“There can be no stops and starts in the kingdom of God.”
I think this has to do with intent. We can’t come with an expectation to keep one foot in the world. That doesn’t mean that the Lord doesn’t allow us to repent when, in our imperfect humanity, we get distracted at times.
{Wholehearted and unreserved love of God} is the first great commandment but the first great truth is that God already loves us wholeheartedly and unreservedly.
Obviously, this is an important cautionary tale about the uses of wealth and the needs of the poor. But ultimately it is a story about wholehearted, unreserved devotion to divine responsibility. With or without riches, each of us is to come to Christ with the same uncompromised commitment to His gospel that was expected of this young man. In the vernacular of today’s youth, we are to declare ourselves “all in.”
All who speak in this general conference will all be saying, one way or another, what Christ said to this rich young man: “Come unto your Savior. Come completely and wholeheartedly. Take up your cross, however heavy it may be, and follow Him.” They will say this knowing that in the kingdom of God, there can be no halfway measures, no starting and stopping, no turning back. To those who requested permission to bury a deceased parent or to at least say goodbye to other family members, Jesus’s reply was demanding and unequivocal. “Leave that to others,” He said. “No man, having put his hand to the plough, and looking back, is fit for the kingdom of God.” When difficult things are asked of us, even things contrary to the longings of our heart, remember that the loyalty we pledge to the cause of Christ is to be the supreme devotion of our lives. Although Isaiah reassures us it is available “without money and without price”—and it is—we must be prepared, using T. S. Eliot’s line, to have it cost “not less than everything.”
While the blessings and peach of the gospel are not to be bought with material wealth, the full blessings only come when our devotion to Christ is complete enough that we will abandon all material concerns if they interfere with following Him.

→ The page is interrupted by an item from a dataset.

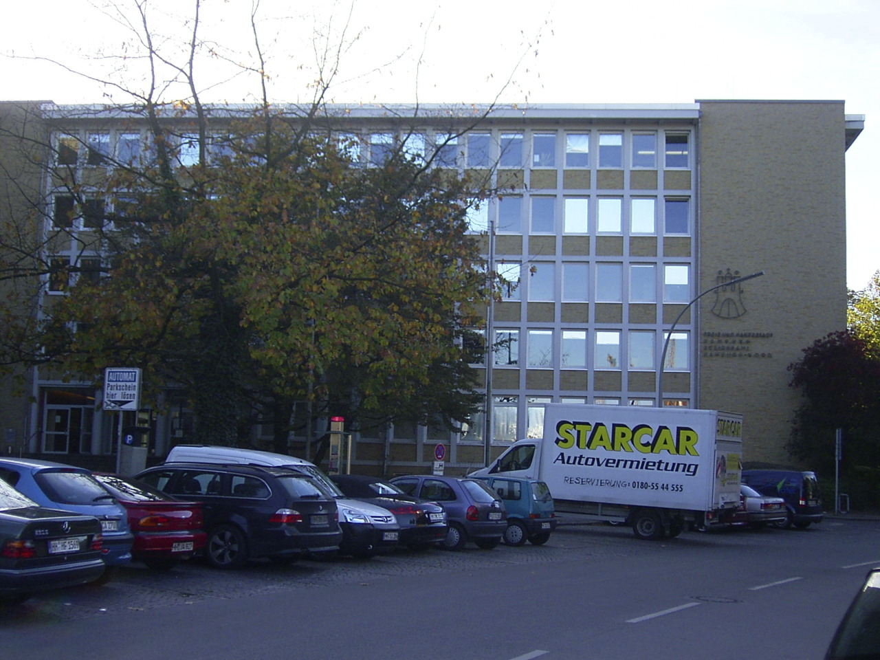 Das Bezirksamt Hamburg-Nord ist die Verwaltungszentrale des gleichnamigen Hamburger Verwaltungsbezirks. Das Gebäude in der Kümmellstraße in Eppendorf wurde 1953 bis 1959 nach Plänen von Paul Seitz erbaut.

Of course, we all have some habits or flaws or personal history that could keep us from complete spiritual immersion in this work. But God is our Father and is exceptionally good at forgiving and forgetting sins we have forsaken, perhaps because we give Him so much practice in doing so. In any case, there is divine help for every one of us at any hour we feel to make a change in our behavior.
What is the key to this breakthrough in contented, happy living? It is embedded there in the text in one sentence: “The love of God … did dwell in the hearts of the people.” When the love of God sets the tone for our own lives, for our relationships to each other and ultimately our feeling for all humankind, then old distinctions, limiting labels, and artificial divisions begin to pass away, and peace increases. That is precisely what happened in our Book of Mormon example. No longer were there Lamanites, or Jacobites, or Josephites, or Zoramites. There were no “-ites” at all. The people had taken on just one transcendent identity. They were all, it says, to be known as “the children of Christ.”
Not only did individuals see themselves as children of Christ but they saw everyone around them as no more or less than children of Christ.
Of course, we are speaking here of the first great commandment given to the human family—to love God wholeheartedly, without reservation or compromise, that is, with all our heart, might, mind, and strength. This love of God is the first great commandment in the universe. But the first great truth in the universe is that God loves us exactly that way—wholeheartedly, without reservation or compromise, with all of His heart, might, mind, and strength. And when those majestic forces from His heart and ours meet without restraint, there is a veritable explosion of spiritual, moral power. Then, as Teilhard de Chardin wrote, “for [the] second time in the history of the world, man will have discovered fire.”
It is then, and really only then, that we can effectively keep the second great commandment in ways that are not superficial or trivial. If we love God enough to try to be fully faithful to Him, He will give us the ability, the capacity, the will, and the way to love our neighbor and ourselves. Perhaps then we will be able to say once again, “There could not be a happier people among all the people who had been created by the hand of God.”
If we do not love God with our whole hearts we will not have the capacity to love our neighbors in more than superficial or trivial ways.
For the blessing of receiving the greatest of all possessions—the gift of eternal life—it is little enough that we are asked to stay the course in following the High Priest of our Profession, our Day Star, Advocate, and King.